Question about https://firebase.google.com/docs/vertex-ai: How can I control usage by users if I am using client-side (iOS) API?

Cloud functions, we have full control. Client-side DB calls, we have security rules. What do we have for this? For instance, how can I ensure a user only calls Vertex AI 10 times in a day? Or how do I control token size for each call? I just don't want to wake up to some insane bill.

Thanks!


Solution

  • The Firebase Vertex API does support some degree of per-user quota limiting. If you go to the Google Cloud Console

    https://console.cloud.google.com/apis/api/firebaseml.googleapis.com/quotas?project=YOUR_PROJECT

    you can adjust the "Generate content requests per minute per project per user per minute per user per region" quota limit. This allows you to limit the number of requests per minute that any individual user can do. It’s not a perfect solution because you can only apply per-minute limits (so you can’t say limit to 10 requests per day) and you can’t give different users different quota limits (eg it wouldn’t support saying give my "paid" users X quota and my "free" users Y quota).
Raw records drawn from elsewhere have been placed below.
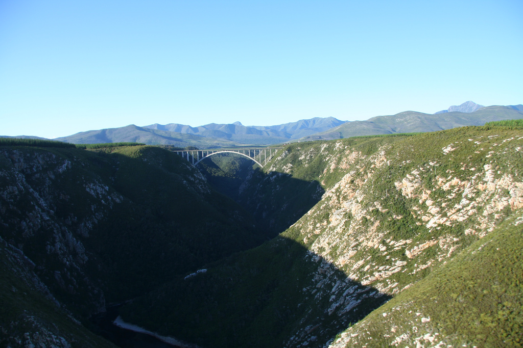 Helicopter view, Bloukrans Bridge
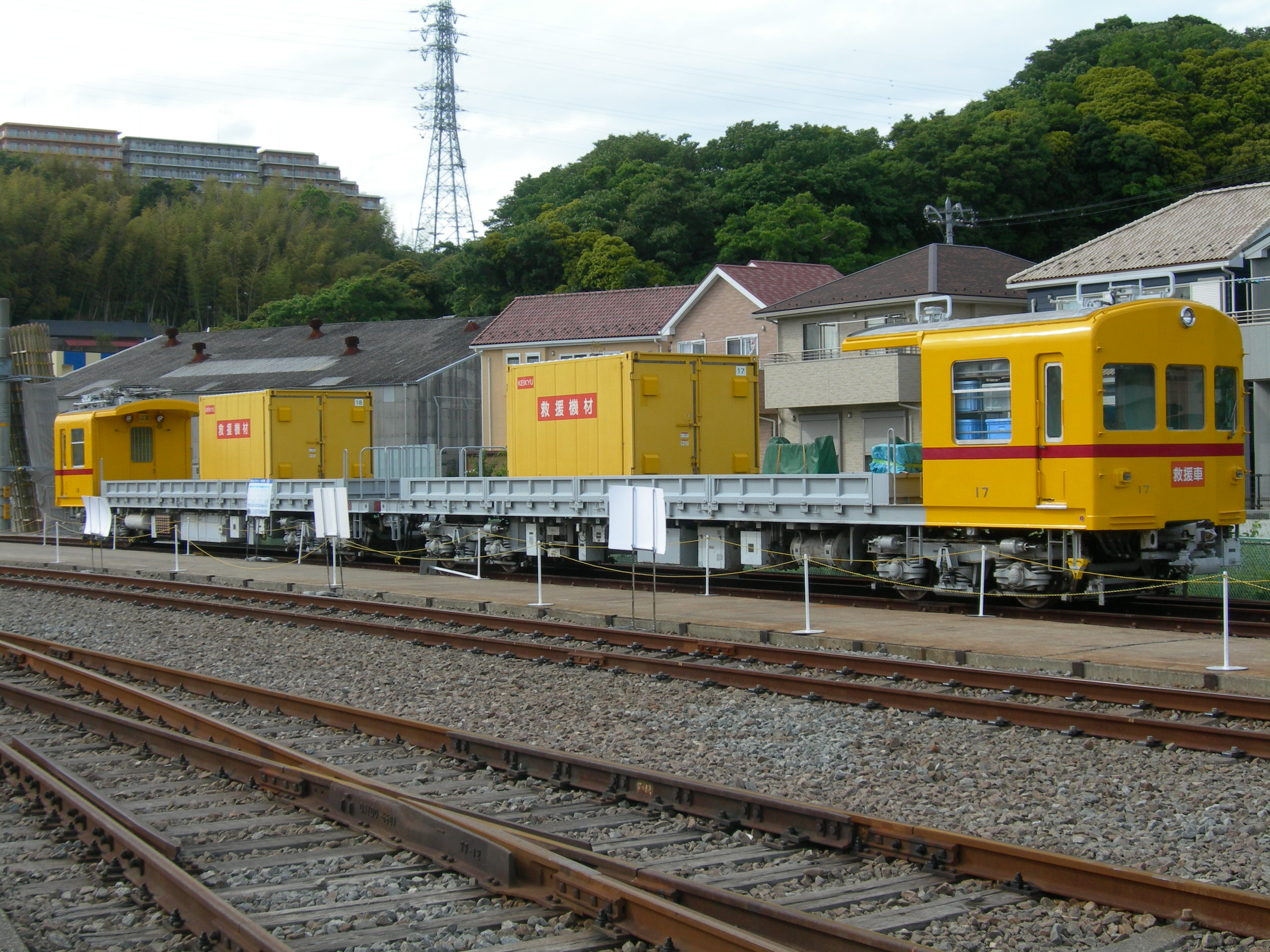 京浜急行電鉄 デト17・18形
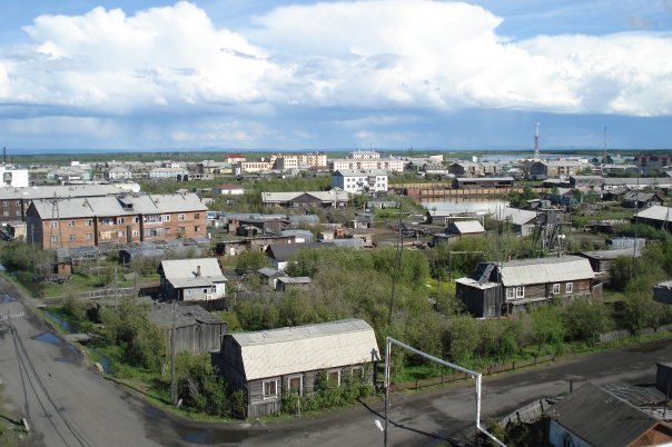 Зырянка
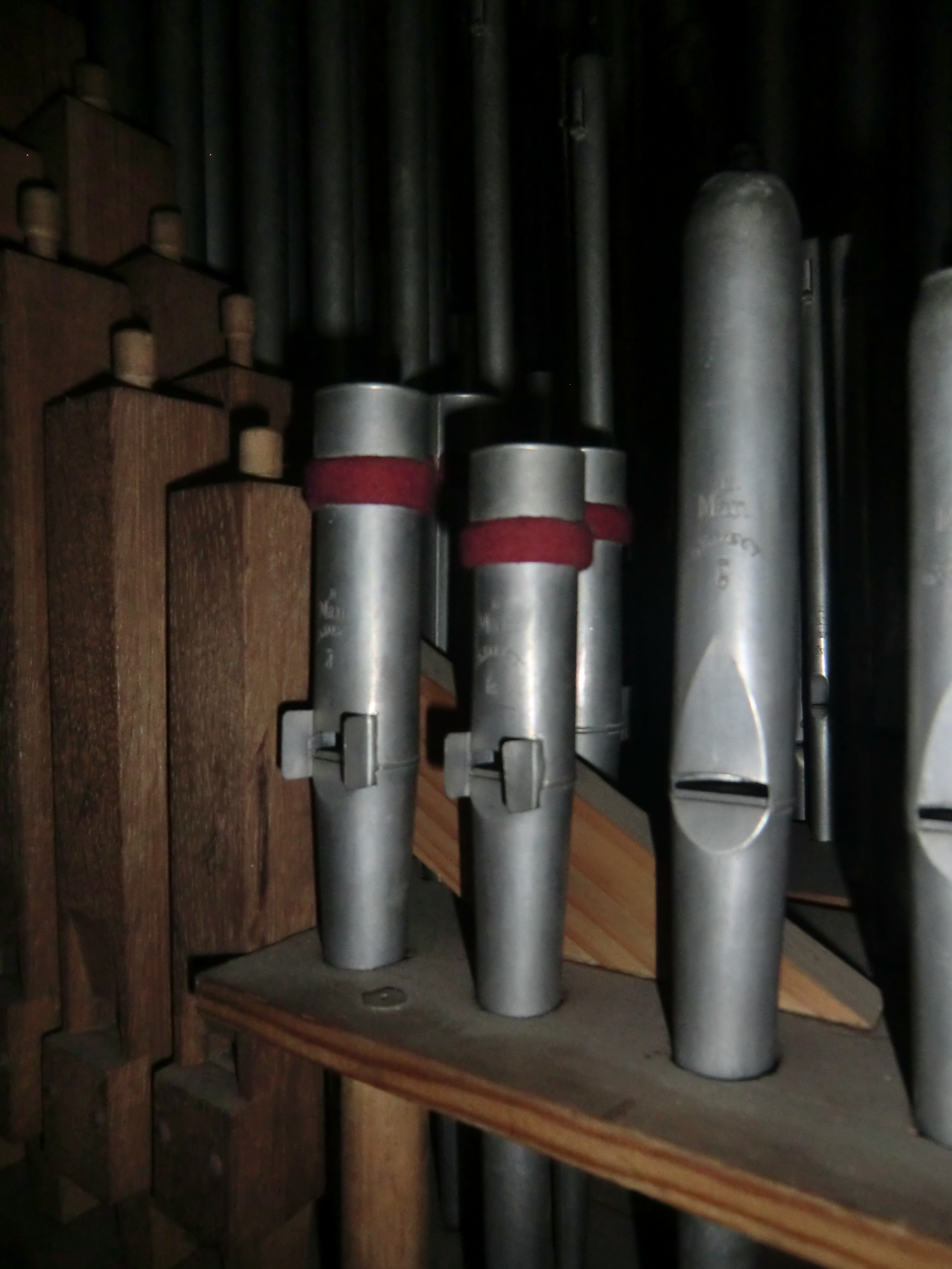 Orgelbauer Carl Horn: Pfeifen eines "Gedeckt 8´" (spitze Oberlabien)
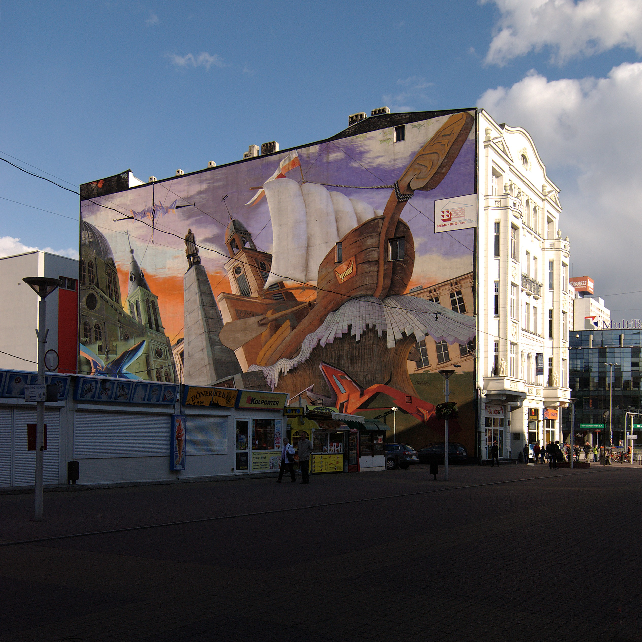 Łódź. Piotrkowska 152.
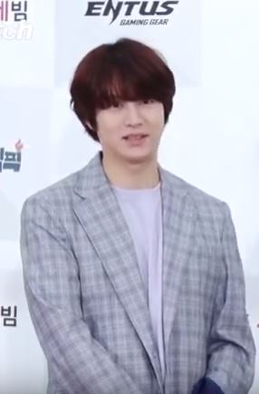 '게임돌림픽 2019:골든카드' 레드카펫이 서울 마포구 상암동 에스플렉스센터 OGN e스타디움에서 열렸다.
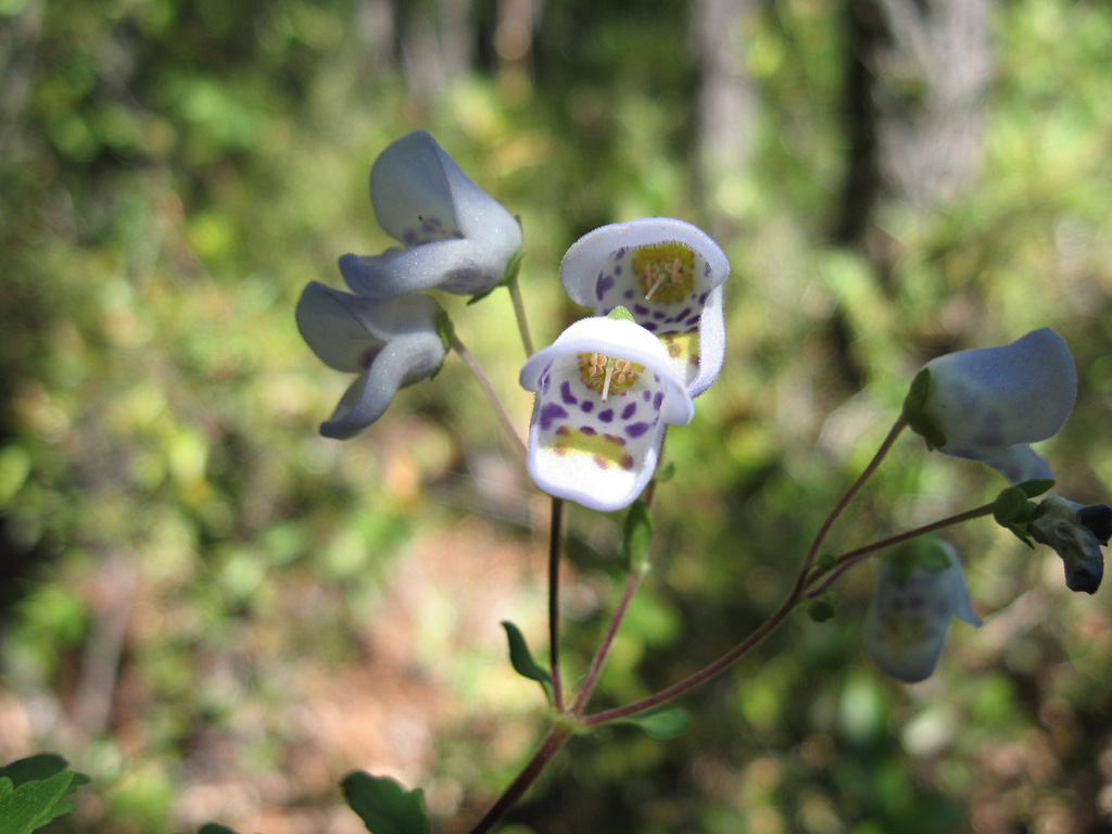 R.N. los Ruiles Región del Maule

If you need to get more granular than that you’ll probably have to write some bespoke logic in the client (and enable AppCheck to make sure only your actual client can call the service).

    If you’re concerned about runaway token size you can use the GenerativeModel.CountTokens() operation. That will perform a pre-flight check and give you an estimate on the number of tokens that would be generated by the given prompt. You can then block any that are over whatever limit you’re comfortable with.